MAP adaptation of stochastic grammars

  • Authors:
  • Michiel Bacchiani;Michael Riley;Brian Roark;Richard Sproat

  • Affiliations:
  • IBM TJ Watson Research Center, Rm. 24-124, 1101 Kitchawan Rd, Rt134, Yorktown Height, NY 10598, USA;Google Inc., 1440 Broadway, New York, NY 10018, USA;Center for Spoken Language Understanding, Department of CS&EE, OGI School of Science & Engineering at Oregon Health & Science University, 20000 NW Walker Road, Beaverton, OR 97006, USA;Departments of Linguistics and ECE, University of Illinois at Urbana-Champaign, Foreign Languages Building 4103, 707 South Mathews Avenue, MC-168 Urbana, IL 61801, USA

  • Venue:
  • Computer Speech and Language
  • Year:
  • 2006

Quantified Score

Hi-index 0.00

Visualization

Abstract

This paper investigates supervised and unsupervised adaptation of stochastic grammars, including n-gram language models and probabilistic context-free grammars (PCFGs), to a new domain.
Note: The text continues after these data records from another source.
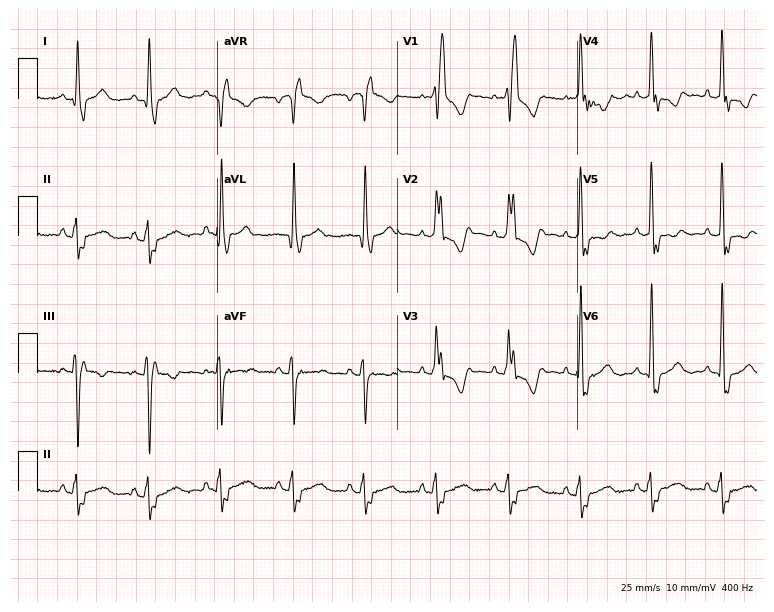
12-lead ECG from a 71-year-old man. Shows right bundle branch block.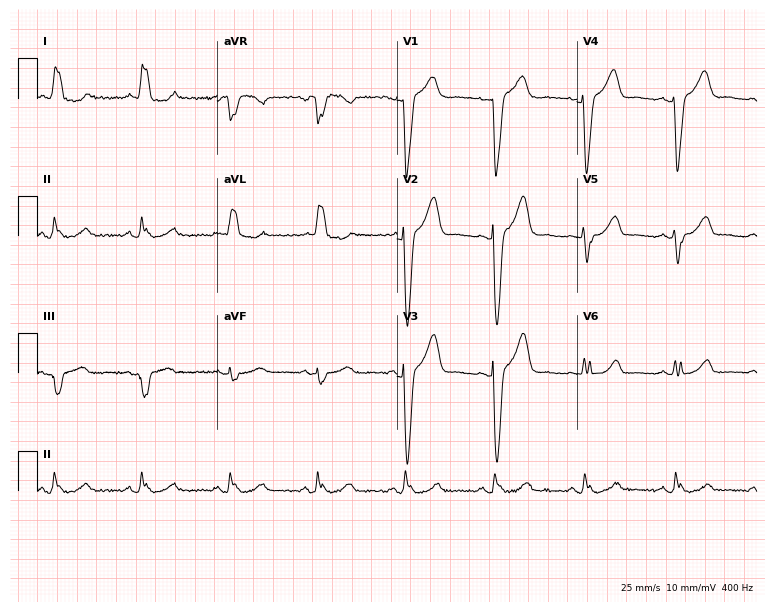
Standard 12-lead ECG recorded from a female patient, 62 years old (7.3-second recording at 400 Hz). The tracing shows left bundle branch block (LBBB).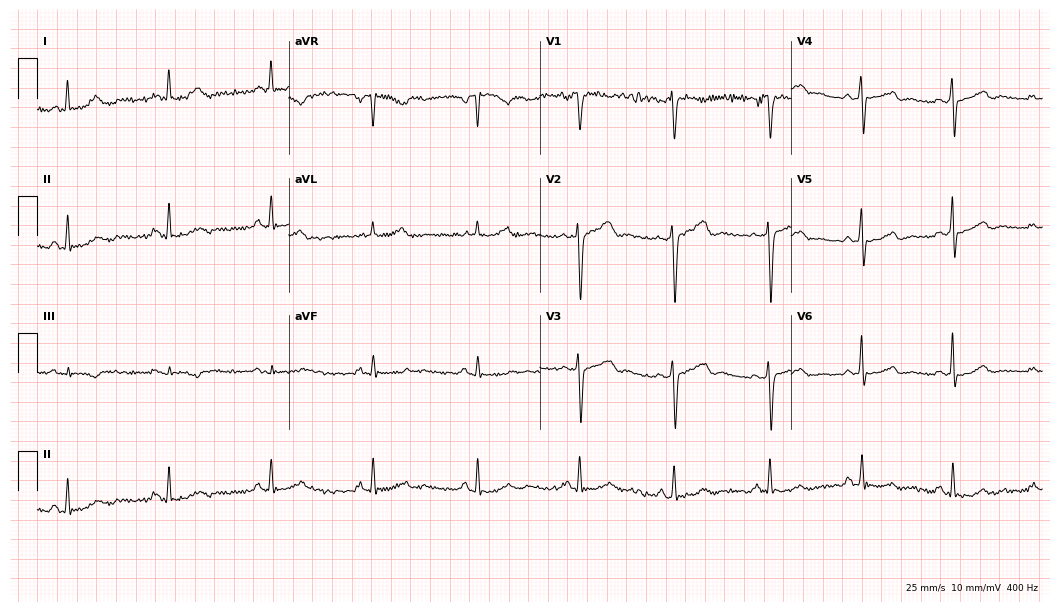
Resting 12-lead electrocardiogram. Patient: a 48-year-old male. Read as a normal ECG.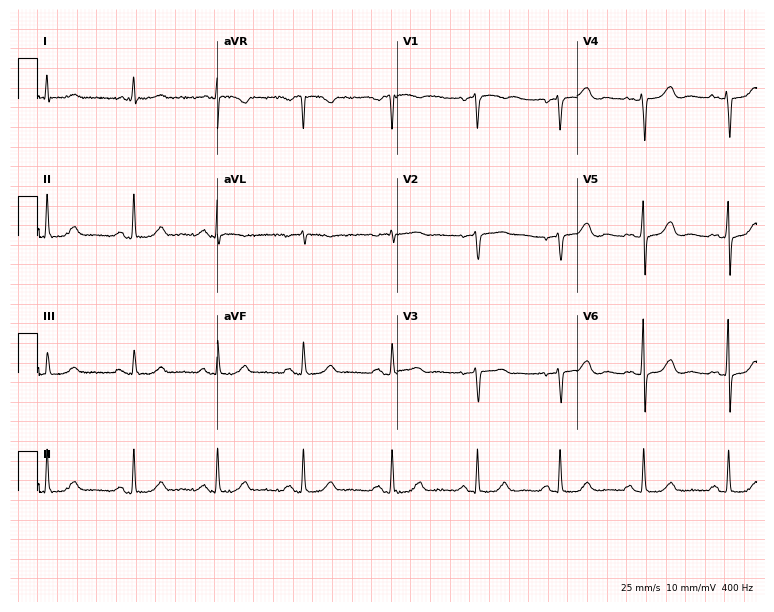
ECG — a 73-year-old female patient. Screened for six findings — first-degree AV block, right bundle branch block, left bundle branch block, sinus bradycardia, atrial fibrillation, sinus tachycardia — none is recorded. Other findings, if any, are not listed.

It is shown that the commonly used approaches of count merging and model interpolation are special cases of a more general maximum a posteriori (MAP) framework, which additionally allows for alternate adaptation approaches. This paper investigates the effectiveness of different adaptation strategies, and, in particular, focuses on the need for supervision in the adaptation process. We show that n-gram models as well as PCFGs benefit from either supervised or unsupervised MAP adaptation in various tasks. For n-gram models, we compare the benefit from supervised adaptation with that of unsupervised adaptation on a speech recognition task with an adaptation sample of limited size (about 17h), and show that unsupervised adaptation can obtain 51% of the 7.7% adaptation gain obtained by supervised adaptation. We also investigate the benefit of using multiple word hypotheses (in the form of a word lattice) for unsupervised adaptation on a speech recognition task for which there was a much larger adaptation sample available. The use of word lattices for adaptation required the derivation of a generalization of the well-known Good-Turing estimate. Using this generalization, we derive a method that uses Monte Carlo sampling for building Katz backoff models. The adaptation results show that, for adaptation samples of limited size (several tens of hours), unsupervised adaptation on lattices gives a performance gain over using transcripts. The experimental results also show that with a very large adaptation sample (1050h), the benefit from transcript-based adaptation matches that of lattice-based adaptation. Finally, we show that PCFG domain adaptation using the MAP framework provides similar gains in F-measure accuracy on a parsing task as was seen in ASR accuracy improvements with n-gram adaptation. Experimental results show that unsupervised adaptation provides 37% of the 10.35% gain obtained by supervised adaptation.